- **What you will do**: Below are some records; quote exactly the lines from the one that contains "Lanaudière | 36 |" through the one that contains "2023-10-01 | 4772.809 |", inclusive, and no others.

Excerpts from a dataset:
○ ○ ○ ○ ○ ○ ○
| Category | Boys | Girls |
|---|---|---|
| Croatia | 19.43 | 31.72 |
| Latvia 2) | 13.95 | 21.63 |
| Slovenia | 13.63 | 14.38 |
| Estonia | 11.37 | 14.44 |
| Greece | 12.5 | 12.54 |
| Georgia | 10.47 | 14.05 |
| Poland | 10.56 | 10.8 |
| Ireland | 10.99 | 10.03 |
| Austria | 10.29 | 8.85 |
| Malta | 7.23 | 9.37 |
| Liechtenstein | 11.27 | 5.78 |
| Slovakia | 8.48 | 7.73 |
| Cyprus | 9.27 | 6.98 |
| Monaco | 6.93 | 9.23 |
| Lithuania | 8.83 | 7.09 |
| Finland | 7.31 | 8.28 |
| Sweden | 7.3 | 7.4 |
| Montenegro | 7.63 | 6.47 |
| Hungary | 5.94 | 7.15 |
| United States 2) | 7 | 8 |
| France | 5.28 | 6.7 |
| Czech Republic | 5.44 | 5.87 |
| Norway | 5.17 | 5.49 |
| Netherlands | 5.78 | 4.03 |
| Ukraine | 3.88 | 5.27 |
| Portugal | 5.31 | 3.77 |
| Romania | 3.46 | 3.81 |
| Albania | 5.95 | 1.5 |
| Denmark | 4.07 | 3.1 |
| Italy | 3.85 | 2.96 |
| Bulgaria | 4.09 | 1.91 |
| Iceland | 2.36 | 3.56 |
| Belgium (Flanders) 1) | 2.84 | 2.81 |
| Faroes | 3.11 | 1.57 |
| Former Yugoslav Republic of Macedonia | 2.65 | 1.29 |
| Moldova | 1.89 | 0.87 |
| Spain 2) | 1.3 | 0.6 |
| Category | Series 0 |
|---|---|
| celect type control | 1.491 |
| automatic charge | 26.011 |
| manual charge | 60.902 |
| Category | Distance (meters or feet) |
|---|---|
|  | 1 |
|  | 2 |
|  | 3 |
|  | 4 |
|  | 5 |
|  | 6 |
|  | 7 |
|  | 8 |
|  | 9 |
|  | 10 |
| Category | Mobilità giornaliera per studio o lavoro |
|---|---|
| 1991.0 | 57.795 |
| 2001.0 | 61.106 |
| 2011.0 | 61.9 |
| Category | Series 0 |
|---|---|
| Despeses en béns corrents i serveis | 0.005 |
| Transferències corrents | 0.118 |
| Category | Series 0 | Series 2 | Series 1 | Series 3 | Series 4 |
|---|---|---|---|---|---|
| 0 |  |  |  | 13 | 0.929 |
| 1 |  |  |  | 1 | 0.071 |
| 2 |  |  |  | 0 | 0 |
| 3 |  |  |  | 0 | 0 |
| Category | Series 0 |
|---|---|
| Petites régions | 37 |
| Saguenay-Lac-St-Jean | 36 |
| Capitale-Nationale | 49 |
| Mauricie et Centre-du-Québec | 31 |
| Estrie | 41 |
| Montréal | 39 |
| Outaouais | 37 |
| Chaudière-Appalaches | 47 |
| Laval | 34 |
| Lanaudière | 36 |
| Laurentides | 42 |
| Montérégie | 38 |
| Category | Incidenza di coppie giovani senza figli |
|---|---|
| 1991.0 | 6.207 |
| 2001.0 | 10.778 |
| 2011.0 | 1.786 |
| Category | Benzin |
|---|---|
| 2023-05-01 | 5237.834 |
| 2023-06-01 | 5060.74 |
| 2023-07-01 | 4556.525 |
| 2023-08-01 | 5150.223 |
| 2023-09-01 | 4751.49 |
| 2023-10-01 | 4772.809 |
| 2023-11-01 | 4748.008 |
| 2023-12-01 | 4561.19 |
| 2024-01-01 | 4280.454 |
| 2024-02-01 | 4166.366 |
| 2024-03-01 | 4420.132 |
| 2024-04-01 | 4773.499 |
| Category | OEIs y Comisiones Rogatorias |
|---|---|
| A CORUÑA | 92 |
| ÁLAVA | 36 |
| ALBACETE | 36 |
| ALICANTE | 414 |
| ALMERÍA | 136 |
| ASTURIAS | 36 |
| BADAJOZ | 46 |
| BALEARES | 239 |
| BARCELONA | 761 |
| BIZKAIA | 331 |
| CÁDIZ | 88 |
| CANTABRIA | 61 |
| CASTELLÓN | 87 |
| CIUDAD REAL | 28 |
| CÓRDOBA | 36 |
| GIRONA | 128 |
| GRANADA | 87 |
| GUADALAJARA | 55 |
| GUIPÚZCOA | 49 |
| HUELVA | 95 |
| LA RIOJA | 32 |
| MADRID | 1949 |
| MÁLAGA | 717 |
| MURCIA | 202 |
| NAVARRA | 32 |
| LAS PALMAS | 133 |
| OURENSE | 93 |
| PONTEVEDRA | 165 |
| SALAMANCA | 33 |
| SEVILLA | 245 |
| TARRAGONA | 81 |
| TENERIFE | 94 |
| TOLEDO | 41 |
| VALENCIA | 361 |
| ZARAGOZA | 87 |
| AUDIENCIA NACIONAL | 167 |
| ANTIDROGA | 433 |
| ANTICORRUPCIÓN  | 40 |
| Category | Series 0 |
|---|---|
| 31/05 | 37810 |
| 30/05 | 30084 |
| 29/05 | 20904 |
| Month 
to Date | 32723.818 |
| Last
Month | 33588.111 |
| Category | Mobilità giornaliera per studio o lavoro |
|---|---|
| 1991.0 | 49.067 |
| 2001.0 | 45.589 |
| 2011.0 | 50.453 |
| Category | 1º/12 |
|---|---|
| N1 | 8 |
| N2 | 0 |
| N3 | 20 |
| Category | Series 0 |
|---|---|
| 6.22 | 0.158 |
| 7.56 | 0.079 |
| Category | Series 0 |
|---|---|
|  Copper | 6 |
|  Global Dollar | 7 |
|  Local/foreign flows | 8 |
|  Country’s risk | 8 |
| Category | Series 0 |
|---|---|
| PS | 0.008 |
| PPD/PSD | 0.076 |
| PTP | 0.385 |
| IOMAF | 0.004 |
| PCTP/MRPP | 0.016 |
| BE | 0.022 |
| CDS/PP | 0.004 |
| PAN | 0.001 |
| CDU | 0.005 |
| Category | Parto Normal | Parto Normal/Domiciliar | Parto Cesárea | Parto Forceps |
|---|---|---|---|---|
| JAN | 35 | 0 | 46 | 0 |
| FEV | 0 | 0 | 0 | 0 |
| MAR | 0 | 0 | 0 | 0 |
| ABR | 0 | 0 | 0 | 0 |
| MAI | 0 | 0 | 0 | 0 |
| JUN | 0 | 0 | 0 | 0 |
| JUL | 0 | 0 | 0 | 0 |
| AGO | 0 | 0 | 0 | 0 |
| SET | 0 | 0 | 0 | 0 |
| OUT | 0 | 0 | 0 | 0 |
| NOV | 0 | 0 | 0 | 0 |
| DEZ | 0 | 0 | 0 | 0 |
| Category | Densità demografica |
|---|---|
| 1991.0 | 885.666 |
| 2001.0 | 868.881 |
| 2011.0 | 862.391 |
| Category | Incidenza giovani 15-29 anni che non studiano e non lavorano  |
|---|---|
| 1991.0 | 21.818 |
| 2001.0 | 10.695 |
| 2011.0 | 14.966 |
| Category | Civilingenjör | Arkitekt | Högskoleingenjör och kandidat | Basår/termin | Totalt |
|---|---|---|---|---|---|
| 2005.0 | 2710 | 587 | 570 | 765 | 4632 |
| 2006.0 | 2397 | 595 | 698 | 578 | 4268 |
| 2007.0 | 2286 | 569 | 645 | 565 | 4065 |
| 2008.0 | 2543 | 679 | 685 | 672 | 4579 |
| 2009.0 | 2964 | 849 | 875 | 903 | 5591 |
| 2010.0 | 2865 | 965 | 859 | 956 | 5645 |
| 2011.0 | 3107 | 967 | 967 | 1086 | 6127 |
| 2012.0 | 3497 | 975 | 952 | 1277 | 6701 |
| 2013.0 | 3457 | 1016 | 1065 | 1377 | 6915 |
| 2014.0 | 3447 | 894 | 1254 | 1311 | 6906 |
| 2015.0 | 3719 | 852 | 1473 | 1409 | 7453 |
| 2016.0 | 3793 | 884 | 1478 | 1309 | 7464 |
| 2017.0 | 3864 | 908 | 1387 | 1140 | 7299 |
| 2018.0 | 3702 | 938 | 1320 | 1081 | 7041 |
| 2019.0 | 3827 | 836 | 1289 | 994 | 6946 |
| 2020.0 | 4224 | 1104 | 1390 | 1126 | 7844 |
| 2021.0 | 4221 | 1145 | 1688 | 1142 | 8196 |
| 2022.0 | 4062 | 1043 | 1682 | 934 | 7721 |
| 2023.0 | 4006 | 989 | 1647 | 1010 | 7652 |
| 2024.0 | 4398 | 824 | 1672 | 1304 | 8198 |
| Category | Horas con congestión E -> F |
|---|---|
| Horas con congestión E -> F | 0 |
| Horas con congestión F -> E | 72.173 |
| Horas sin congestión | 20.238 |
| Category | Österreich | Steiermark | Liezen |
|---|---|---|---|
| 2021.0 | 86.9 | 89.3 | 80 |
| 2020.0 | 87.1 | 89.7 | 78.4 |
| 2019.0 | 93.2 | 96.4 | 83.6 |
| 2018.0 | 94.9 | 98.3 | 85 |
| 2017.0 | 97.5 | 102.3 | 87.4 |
○ ○ ○ ○ ○ ○ ○
- **Task answer**:
| Lanaudière | 36 |
| Laurentides | 42 |
| Montérégie | 38 |
| Category | Incidenza di coppie giovani senza figli |
|---|---|
| 1991.0 | 6.207 |
| 2001.0 | 10.778 |
| 2011.0 | 1.786 |
| Category | Benzin |
|---|---|
| 2023-05-01 | 5237.834 |
| 2023-06-01 | 5060.74 |
| 2023-07-01 | 4556.525 |
| 2023-08-01 | 5150.223 |
| 2023-09-01 | 4751.49 |
| 2023-10-01 | 4772.809 |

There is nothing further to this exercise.